Our results showed that when curves are reconstructed with CURLIE followed by SEPG fitting the T₂ bias of phantoms (compared to a gold standard) are small and not dependent on the T₂ values and FAs of the refocusing pulses even for data acquired with a high degree of undersampling. The same trend in seen vivo: the T₂ maps of brain, liver and heart reconstructed from highly undersampled data with CURLIE and SEPG fitting are not affected by the prescribed FA of the refocusing pulses as those reconstructed from the REPCOM algorithm. Overall, the technique should provide a fast method for T₂ mapping that is less dependent on the experimental conditions including the magnetic fields strength. These unique characteristics should make the technique practical for clinical use.

In this work SEPG fitting was performed for T₁ = +∞ or an optimized T₁, however, in the reconstruction of the decay curves via CURLIE, T₁ was fixed to infinity. This can be optimized using prior information of the object being imaged and the scanner and imaging parameters. Similar optimization can be performed for the T₂ and B₁ for the generation of the PCs. The T₂ range used to generate the training curves can also be optimized by using prior knowledge based on the anatomy being imaged, or estimated by prior T₂ mapping using a different algorithm (e.g. REPCOM or the echo sharing algorithm described in Ref. 14). In this work we used 6 principal components to approximate the signal model and showed that the T₂ can be accurately estimated in phantoms and a series of in vivo applications such as brain, myocardium and liver. In this work, the number of principal components (L) was determined empirically for the given training set. It is expected that smaller L could yield similar results for an optimized training set. However, given the ranges and/or distributions of T₂, T₁ and B₁, the optimal L and design of the training curves remain open problems.

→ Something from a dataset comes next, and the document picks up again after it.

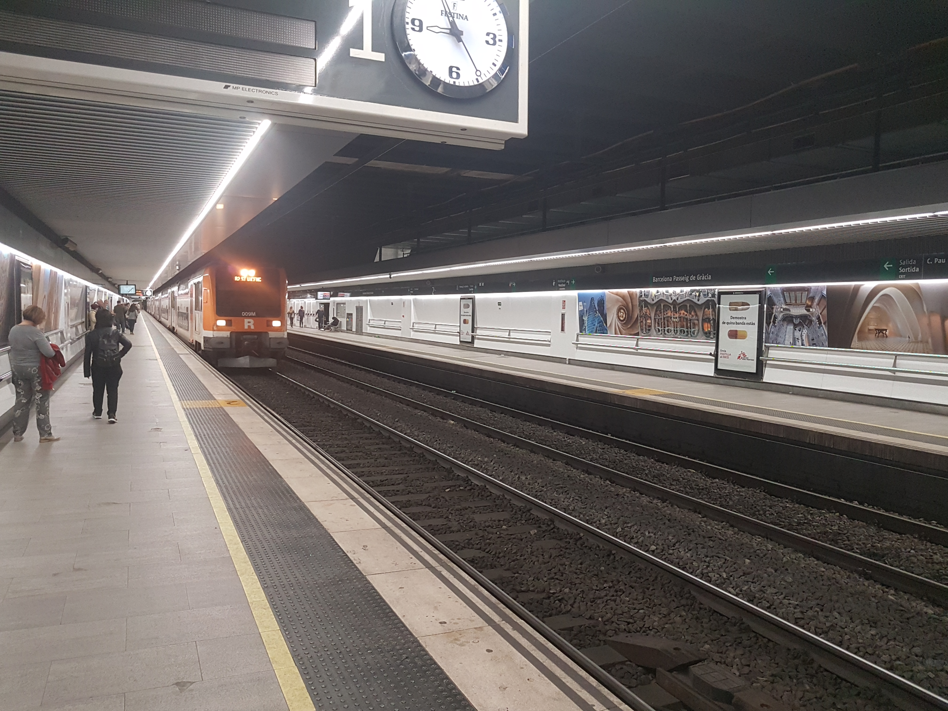 Unitat 450 a l'estació de Barcelona Passeig de Gràcia amb servei R2 direcció Sant Vicenç de Calders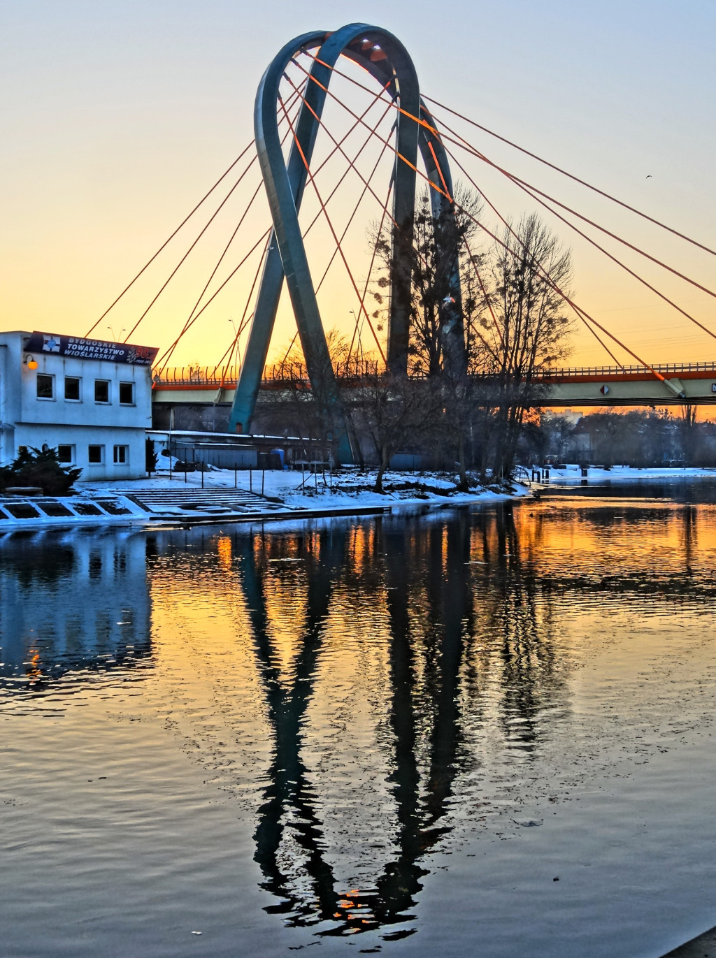 Trasa Uniwersytecka nad Brdą w Bydgoszczy

Although SEPG fitting yields fitted B₁ maps in addition to the T₂ maps, the fitted B₁ maps estimated from our algorithm showed T₁ effects. These manifested as fluctuations along interfaces between tissues with very different T₁s (eg, gray-white matter tissue and CSF or liver parenchyma and blood vessels). However, the nature of the B₁ maps did not affect the T₂ results. We verified this experimentally by comparing the T₂ maps obtained from the CURLIE-SEPG method to those resulting from just SEPG fitting (using standard sampled data when available) or by a using smoothing constraint for the B₁ maps before T₂ estimation. The T₂ maps were similar regardless of the B₁ maps.

For the non-optimized Matlab code used here, the reconstruction took about 40 min using a single core of a desktop computer (Intel Core 2 Quad CPU, 2.4 GHz) for a single slice when the data were acquired with eight coils, 256 k-space lines. However, a significant reduction in reconstruction time is expected when the reconstruction code is optimized and parallelized since most of the computation time was spent on matrix multiplication.

Conclusions

In this work, it has been shown by numerical simulation, phantom and in vivo data that the proposed CURLIE algorithm can accurately reconstruct the decay curves with indirect echoes from highly undersampled radial MESE data. Accurate T₂ estimates can then be derived from the TE curves via SEPG fitting. The use of highly undersampled radial MESE data allows for the fast acquisition of data. The correction for indirect echoes reduces inaccuracies in T₂ mapping due to imperfect refocusing pulses making T₂ mapping with MESE accurate when the FA of the refocusing pulses are less than the ideal 180°; this is particularly important at higher magnetic fields as well as in certain cardiac applications. Overall, the CURLIE algorithm combined with SEPG fitting enables fast T₂ estimation which is less dependent on the experimental conditions used for data acquisition. These improvements should make T₂ mapping more practical for clinical use.